**Source data**
>>>>

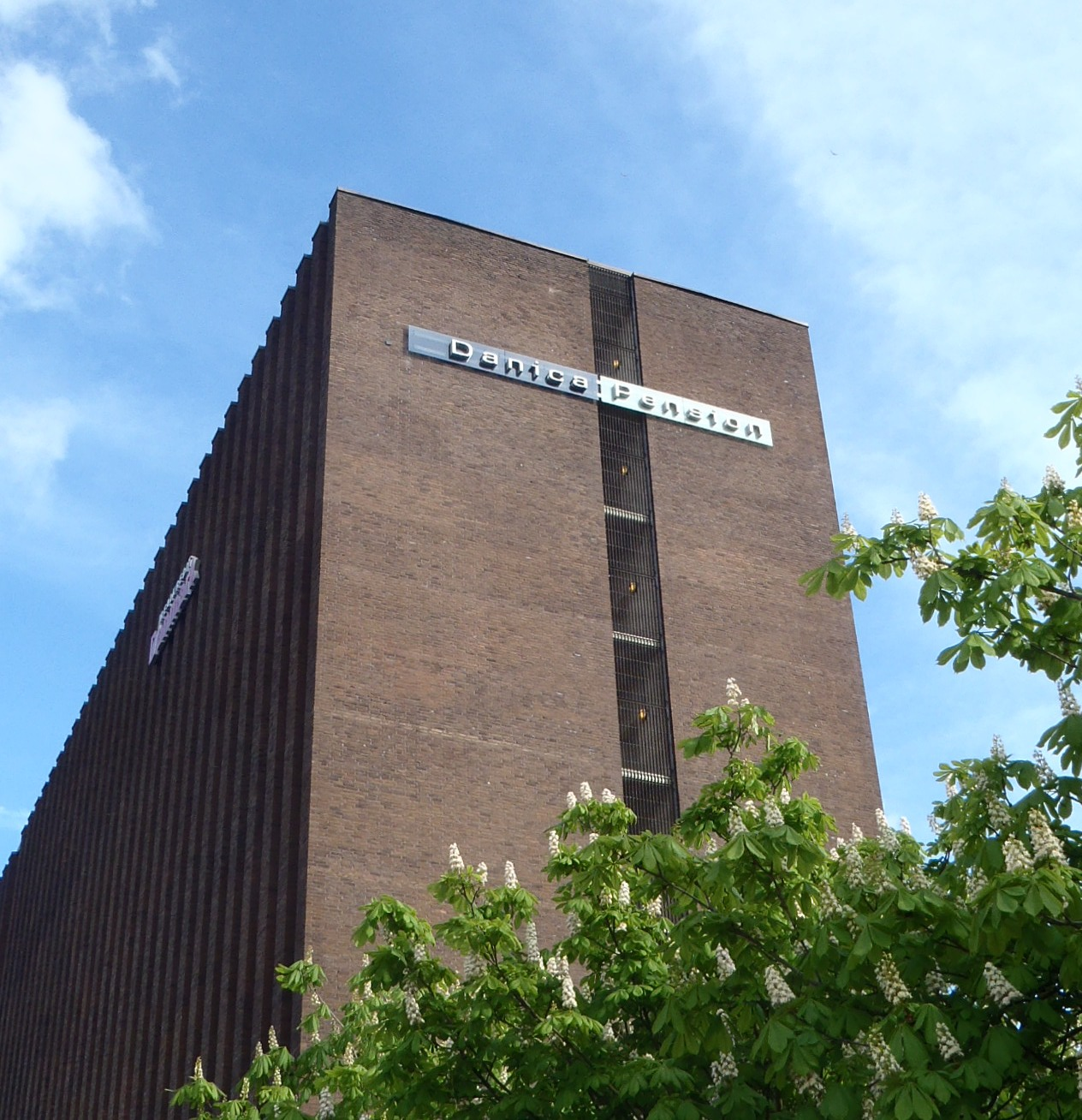 Bygning med Danica Pension i Kongens Lyngby
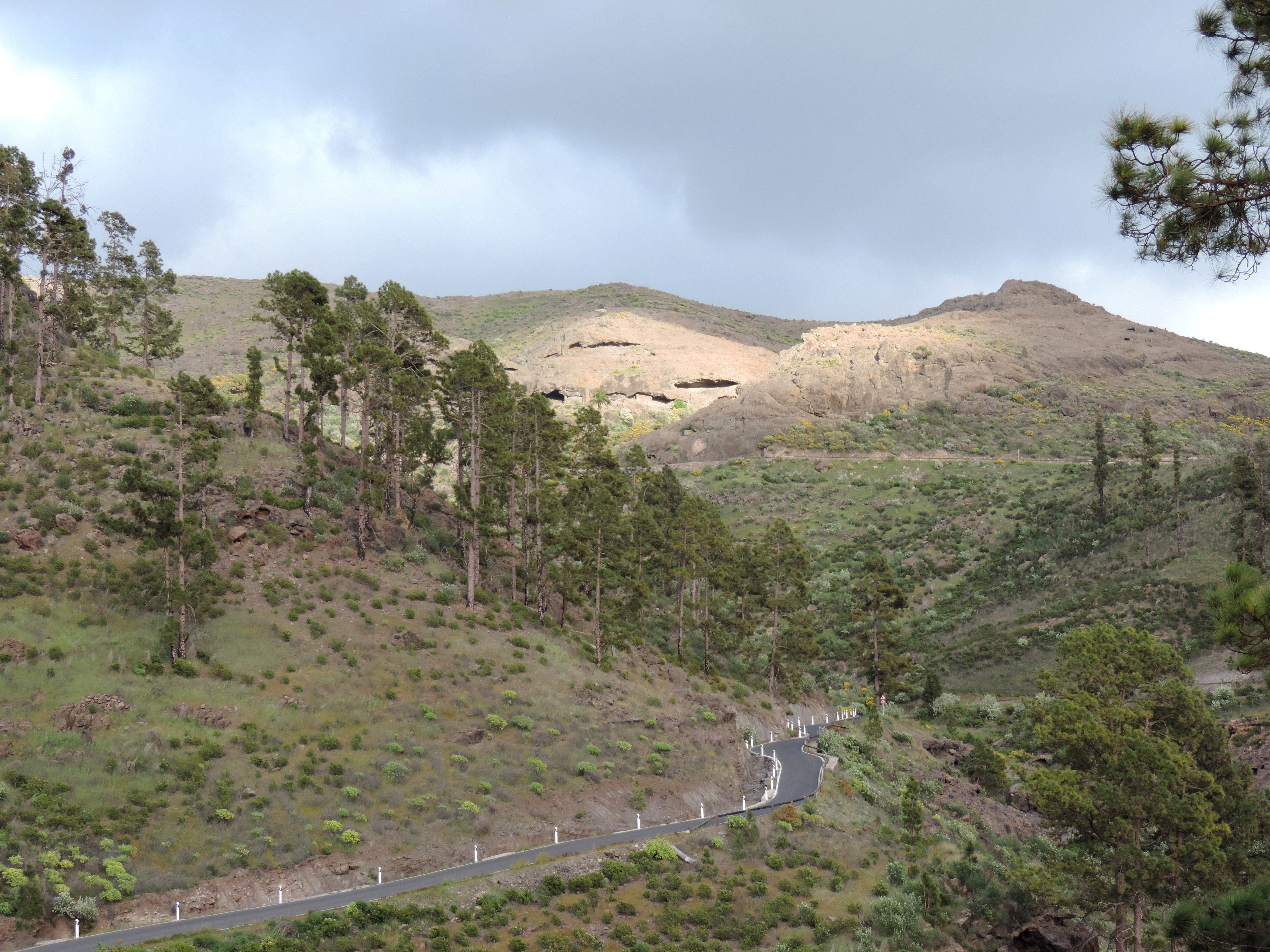 Risco Grande
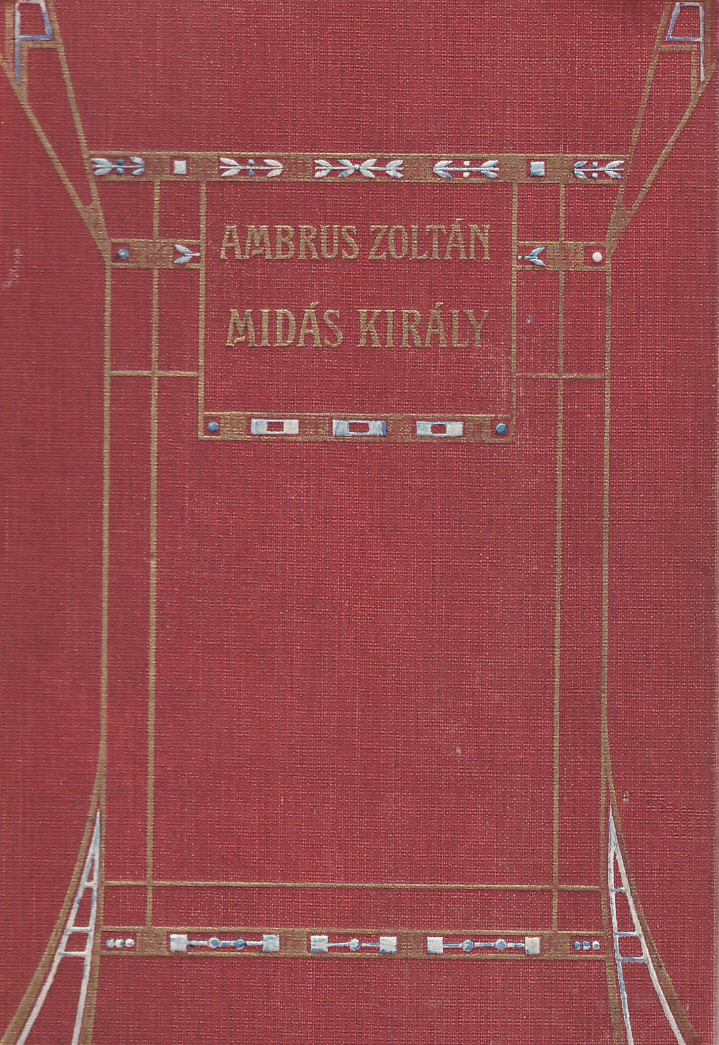 Ambrus Zoltán: Midas király (1910-es évek)
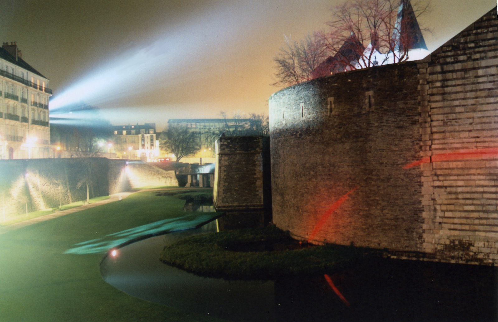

<<<<

**What needs to be done**
Set down the material exactly, every line of it, except for the pictures.

**Response to this task**
 Bygning med Danica Pension i Kongens Lyngby
 Risco Grande
 Ambrus Zoltán: Midas király (1910-es évek)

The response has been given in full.